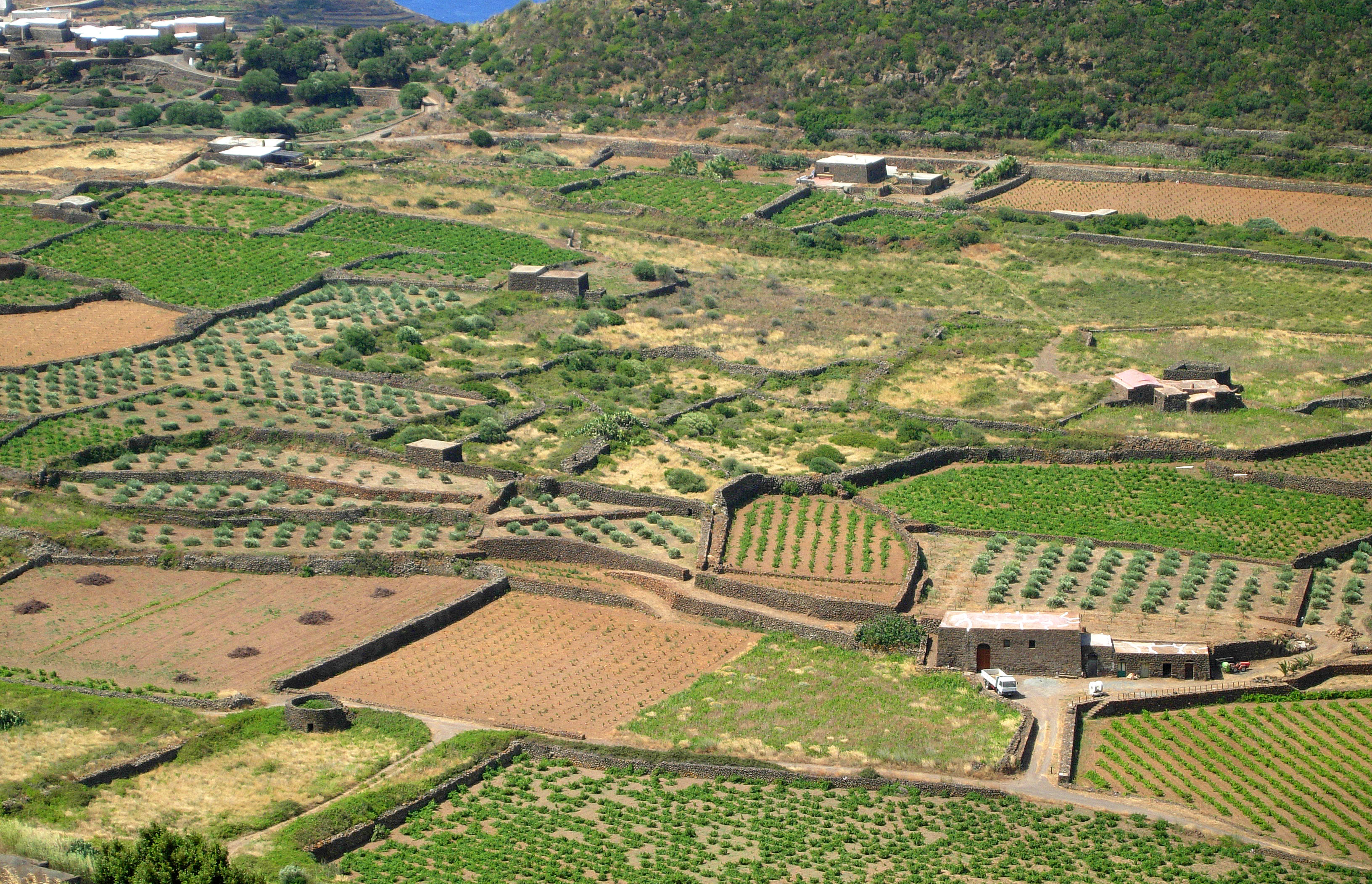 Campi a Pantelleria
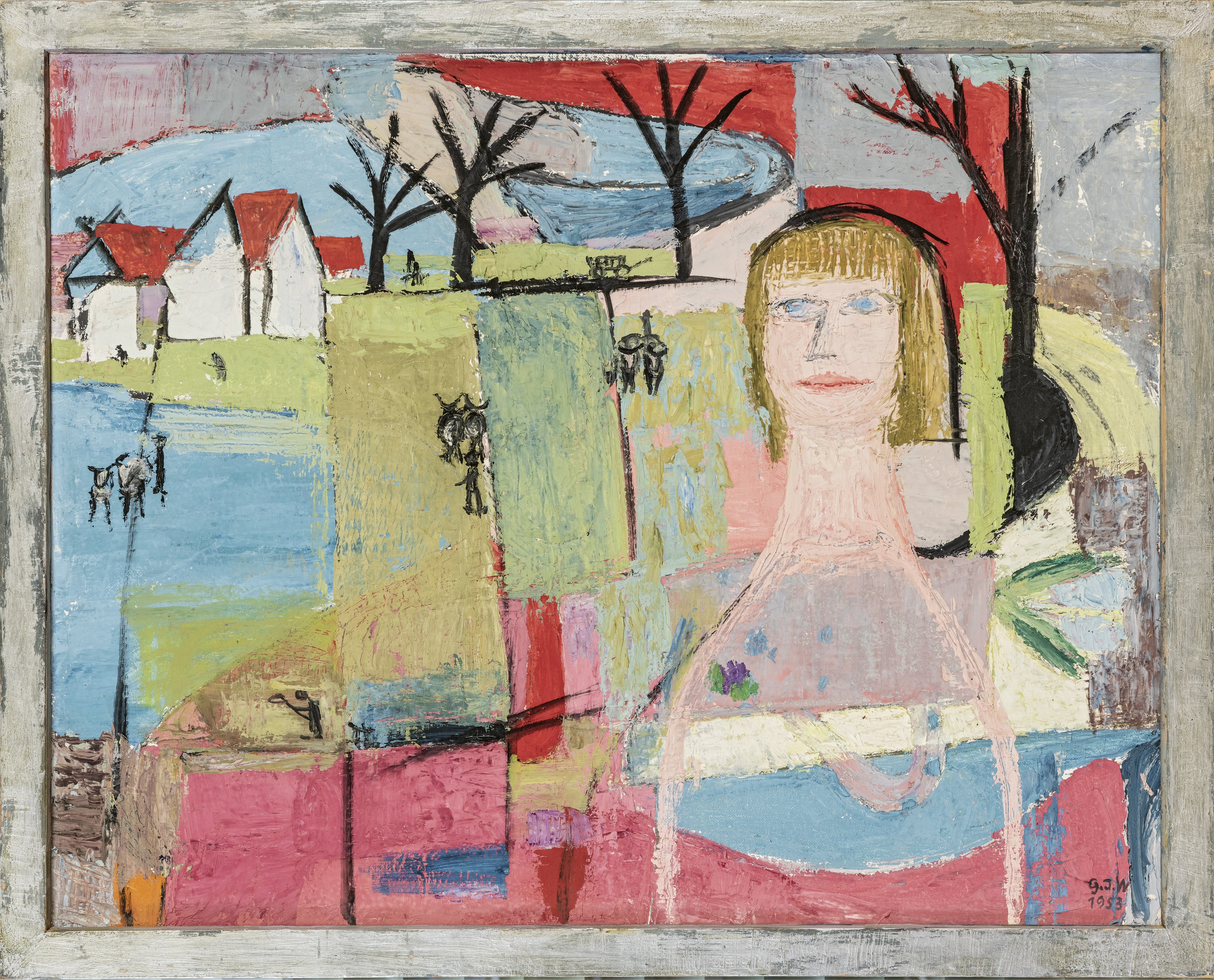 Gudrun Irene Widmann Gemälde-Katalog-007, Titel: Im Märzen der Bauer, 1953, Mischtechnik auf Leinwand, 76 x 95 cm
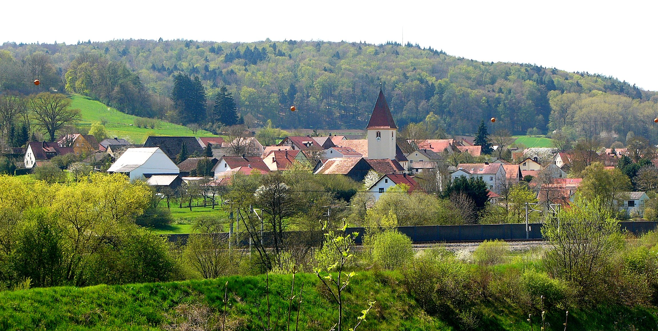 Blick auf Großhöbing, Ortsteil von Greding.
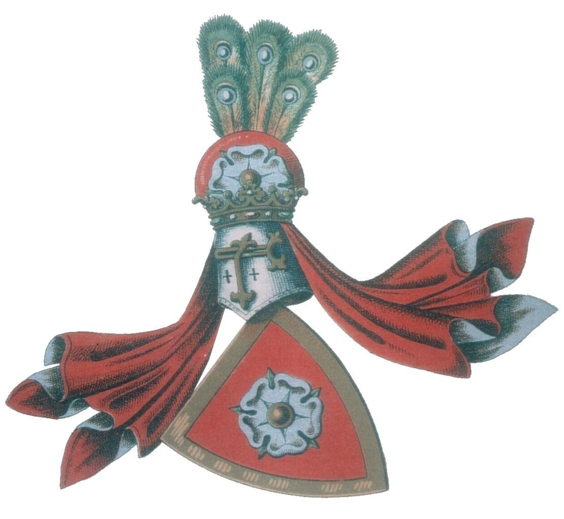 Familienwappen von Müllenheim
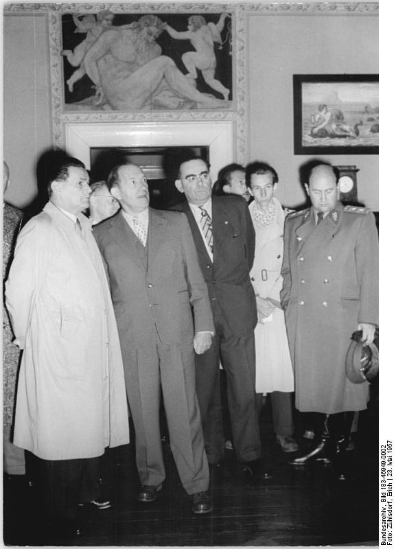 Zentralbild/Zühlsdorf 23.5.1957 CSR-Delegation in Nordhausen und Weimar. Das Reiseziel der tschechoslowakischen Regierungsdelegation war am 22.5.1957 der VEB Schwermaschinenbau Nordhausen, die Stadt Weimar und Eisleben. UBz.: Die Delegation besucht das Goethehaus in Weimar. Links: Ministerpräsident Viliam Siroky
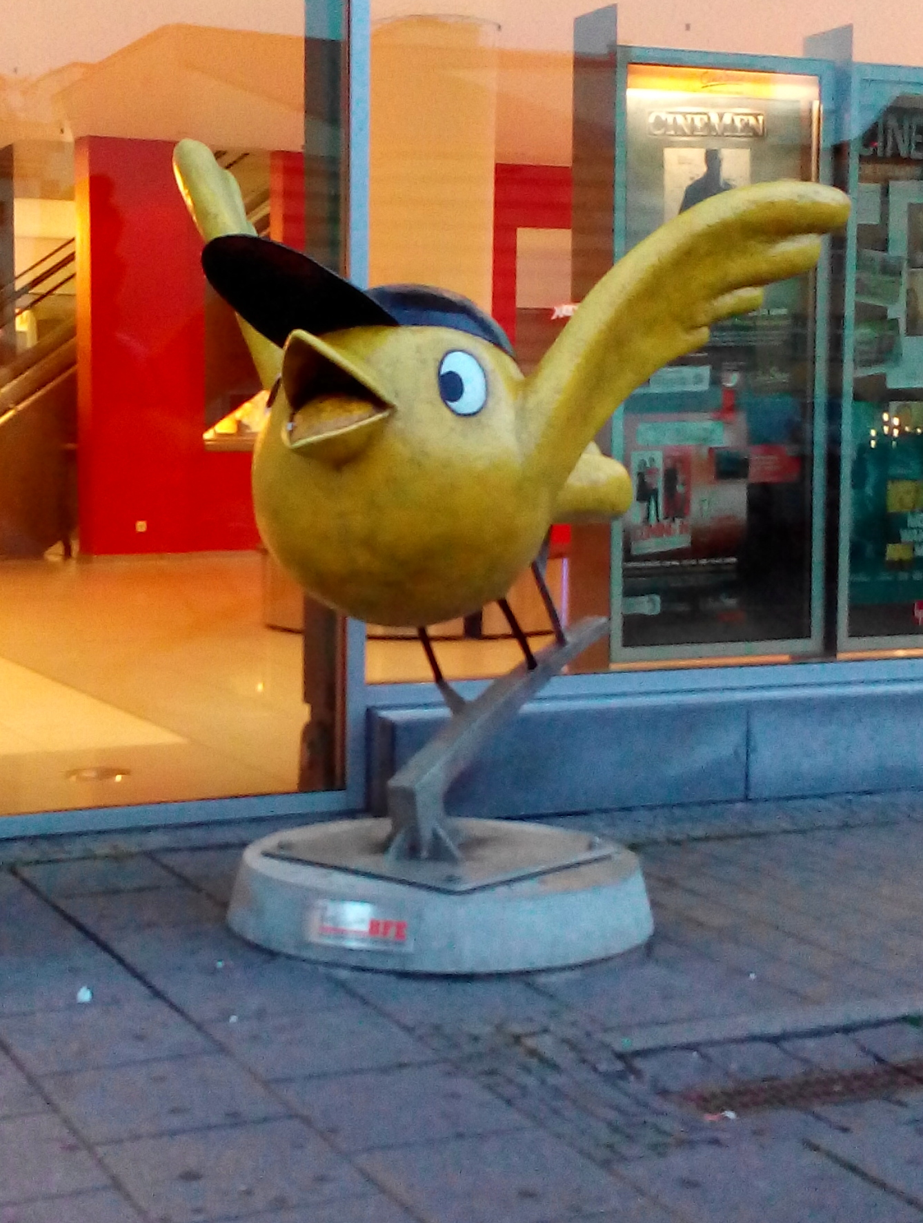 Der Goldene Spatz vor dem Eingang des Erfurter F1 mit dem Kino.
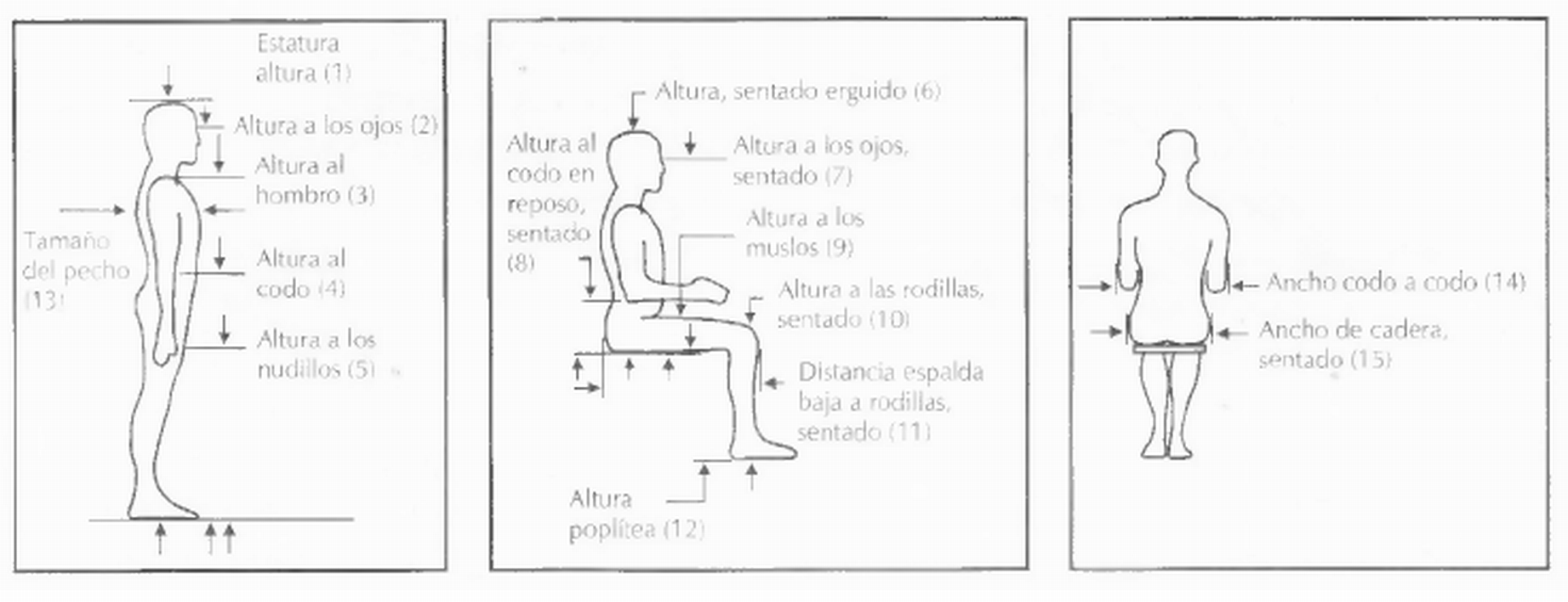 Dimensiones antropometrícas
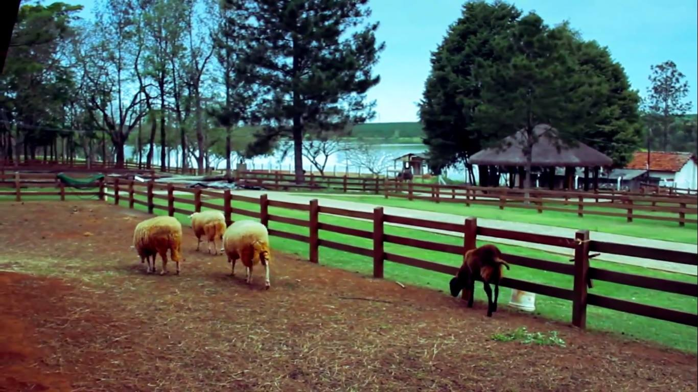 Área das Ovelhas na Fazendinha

☆ ☆ ☆ ☆ ☆

- [Assigned task] Nothing except the lines from the one containing "Gudrun Irene Widmann" through the one containing "Dimensiones antropometrícas" should appear in the answer, exactly as above and without pictures.

- [Task result]
 Gudrun Irene Widmann Gemälde-Katalog-007, Titel: Im Märzen der Bauer, 1953, Mischtechnik auf Leinwand, 76 x 95 cm
 Blick auf Großhöbing, Ortsteil von Greding.
 Familienwappen von Müllenheim
 Zentralbild/Zühlsdorf 23.5.1957 CSR-Delegation in Nordhausen und Weimar. Das Reiseziel der tschechoslowakischen Regierungsdelegation war am 22.5.1957 der VEB Schwermaschinenbau Nordhausen, die Stadt Weimar und Eisleben. UBz.: Die Delegation besucht das Goethehaus in Weimar. Links: Ministerpräsident Viliam Siroky
 Der Goldene Spatz vor dem Eingang des Erfurter F1 mit dem Kino.
 Dimensiones antropometrícas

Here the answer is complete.